Upon learning he tested positive at "three times higher than any number in the history of drug testing" last Oct. 19, he said he told the players association: "I promise you on anything that's ever meant anything to me in my life, the morals, the virtues, the values by which I've lived in my 28 years on this planet, I did not do this. I told them I would be an open book. I opened up my life to them. I told them I'd be willing and happy to take any test to prove to them I did not do this."

He was vigorous in mounting his first public defense.

"When we're in Milwaukee, we weigh in once or twice a week," he said. "Our times are recorded every time we run down the line, first to third, first to home. I literally didn't get one-tenth of a second faster. My workouts have been virtually the exact same for six years.

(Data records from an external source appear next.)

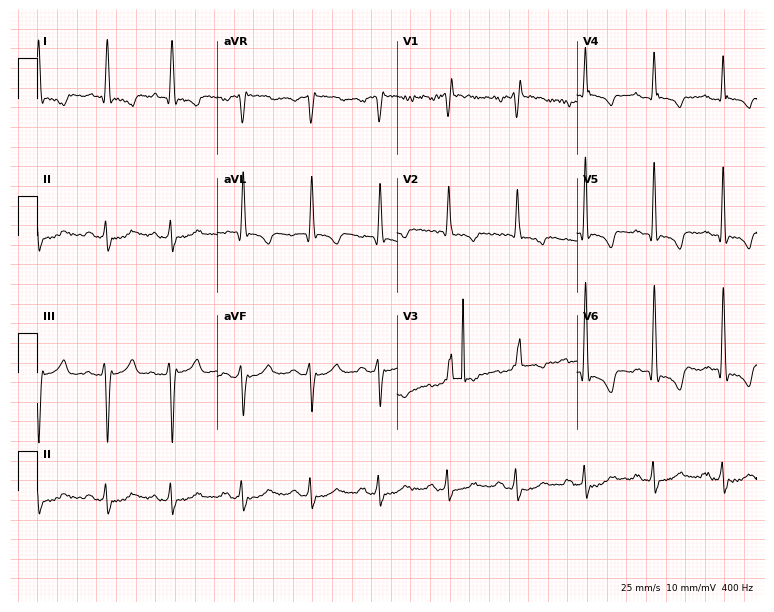
12-lead ECG from a male patient, 81 years old (7.3-second recording at 400 Hz). No first-degree AV block, right bundle branch block (RBBB), left bundle branch block (LBBB), sinus bradycardia, atrial fibrillation (AF) or sinus tachycardia recorded for this tracing.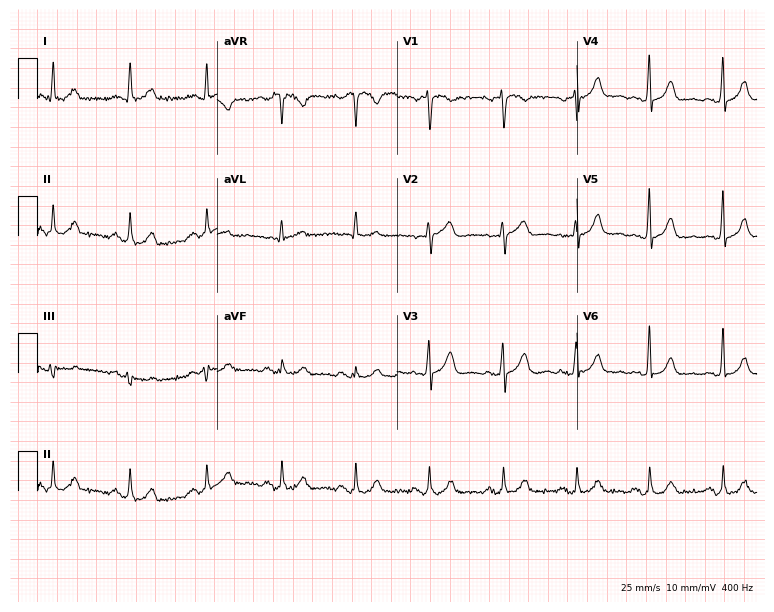
12-lead ECG (7.3-second recording at 400 Hz) from a female, 70 years old. Screened for six findings — first-degree AV block, right bundle branch block, left bundle branch block, sinus bradycardia, atrial fibrillation, sinus tachycardia — none is recorded. Other findings, if any, are not listed.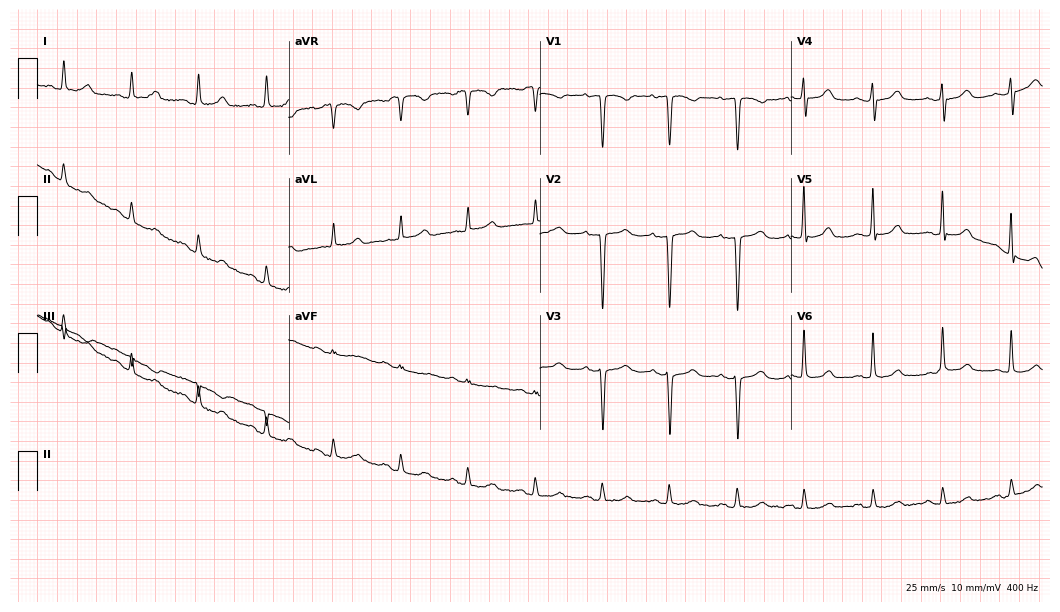
12-lead ECG (10.2-second recording at 400 Hz) from a female, 49 years old. Screened for six findings — first-degree AV block, right bundle branch block, left bundle branch block, sinus bradycardia, atrial fibrillation, sinus tachycardia — none is recorded.

I didn't get one percent stronger, I didn't work out more often, I didn't have any additional power or any additional arm strength.

"All of those things are documented ... if anything had changed, I wouldn't be able to go back and pretend like they didn't change. ...

"I explained that I'm 27 years old, I'm just entering my prime, I have a contract guaranteed for the next nine years. I've been tested over 25 times in my career, at least three times this season prior to this test, and an additional time when I signed my contract including an extensive physical, a blood test, everything you can imagine. ... The [players association] said, 'That's great, we believe you, the other side believes you, none of this makes any sense to anybody.'"

Still doesn't.

From Braun's perspective, it's like the missing gaps in the Watergate tapes: There was a period of 44 to 48 hours between when his specimen was obtained after Game 1 of the NL Division Series with Arizona last Oct. 1 until the administrator delivered in to FedEx so it could be shipped to the laboratory in Montreal.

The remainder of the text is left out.